Just look in the lower left of the frame. Those convex shaving mirrors are designed to magnify the face. They have their uses, but they certainly don't present the most flattering angles - and that's never been more true than in this pic.
What Is Going On Here?

You never really know what someone is going for in a selfie like this. Is it brooding contemplation, or was this truly an impromptu photo in which she wasn't going for any sort of facial expression?
In any event, we absolutely know what the guy in the background was going for: a pose, any pose really, that would completely ruin her selfie. In his efforts, he was able to succeed - and for that we commend him.
The boss of photobombs.

It's hard not to be jealous of her seats for this Bruce Springsteen concert - they're literally right next to the Boss himself. To add on to her luck, just look at this photo. It should be framed in the Louvre.
Bruce is teaching us a powerful lesson here: if you see the chance to photobomb someone's pic, you should always take it - even if you'll never wind up seeing the photo in question.
Just had to be the center of attention.

If you've ever lived in or visited somewhere with lizards, you know that these reptiles are slow-moving...until they start moving really, really fast. She just wanted a nice selfie at this historic fort, but she got more than she bargained for.
Odds are good that this iguana was just going from point A to point B and didn't care about anyone's photo. But I'd like to think that a part of him knew what he was doing.
Taking a chomp.

Sharks seem like generally humorless and terrifying creatures, but this shark might just have a few jokes, judging by this photobomb. Either that or it's sizing up whether or not it could eat this entire boat.
I'm sure this fisherman knows what he's doing out there, but if I was him and I saw this photo, I'd turn around and head back to shore, never to venture out to sea ever again.
The center of attention.

A well-loved family dog already knows that it's the star of the show anytime it walks into a room.

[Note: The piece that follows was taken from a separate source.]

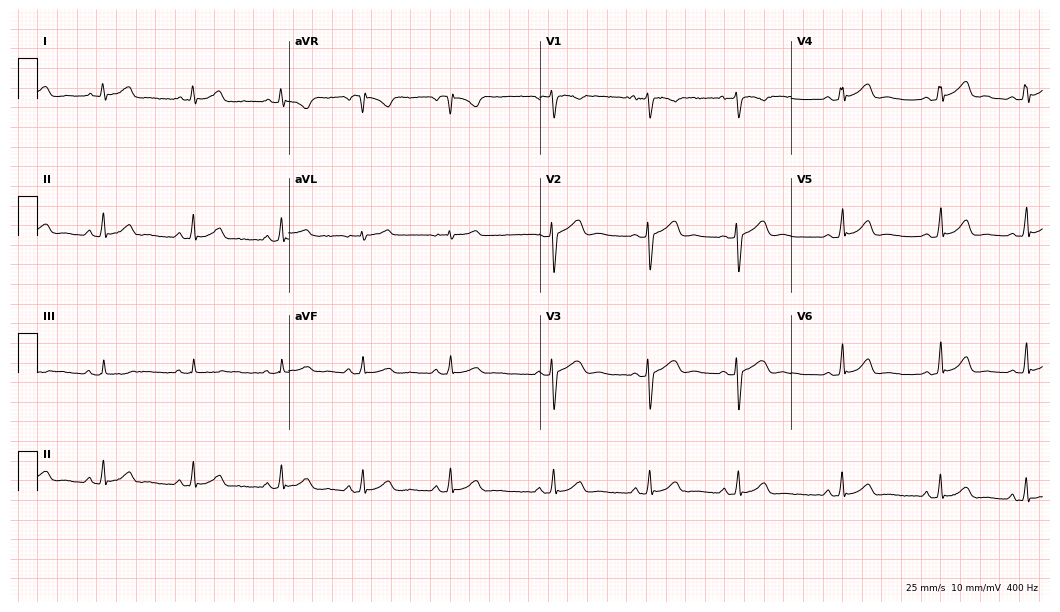
Electrocardiogram, a woman, 20 years old. Overall reading on record: normal ECG.
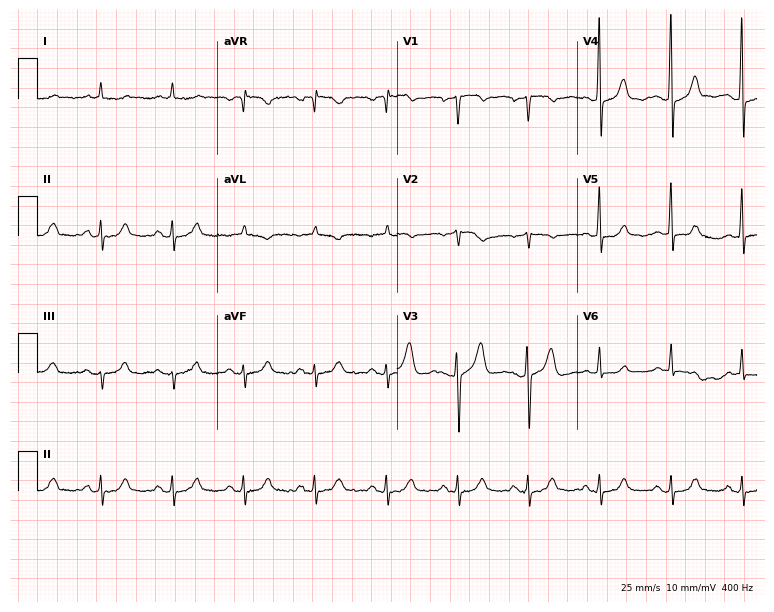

This dog is really pushing things by interrupting this family photo, but it doesn't look like anyone's too perturbed.
Considering they likely got the right photo, sans dog, right after this pic was taken, this whole scene is a big win. They'll probably treasure this random doggo photobomb for years to come.
Photobombing your own wife.

If you've ever been a part of a wedding photography photoshoot, you know that things have a tendency to drag on - which can be extremely boring when you're just waiting for when you're needed again.
This groom has the right idea: if you're waiting for the photographer and your bride to get the perfect photo, burn off some energy by jumping into frame for a quick cameo. Everyone will love it, maybe.
Quizzical deer.

It looks like they got the self timer all set to go, got everyone into frame, got everyone to smile, and then...had a deer come out of absolutely nowhere and ruin the whole photo.
It's a great pic of a deer, I'll give them that - especially considering the fact that in no way did anyone intend to actually photograph a deer. Hopefully they got a proper pic after this.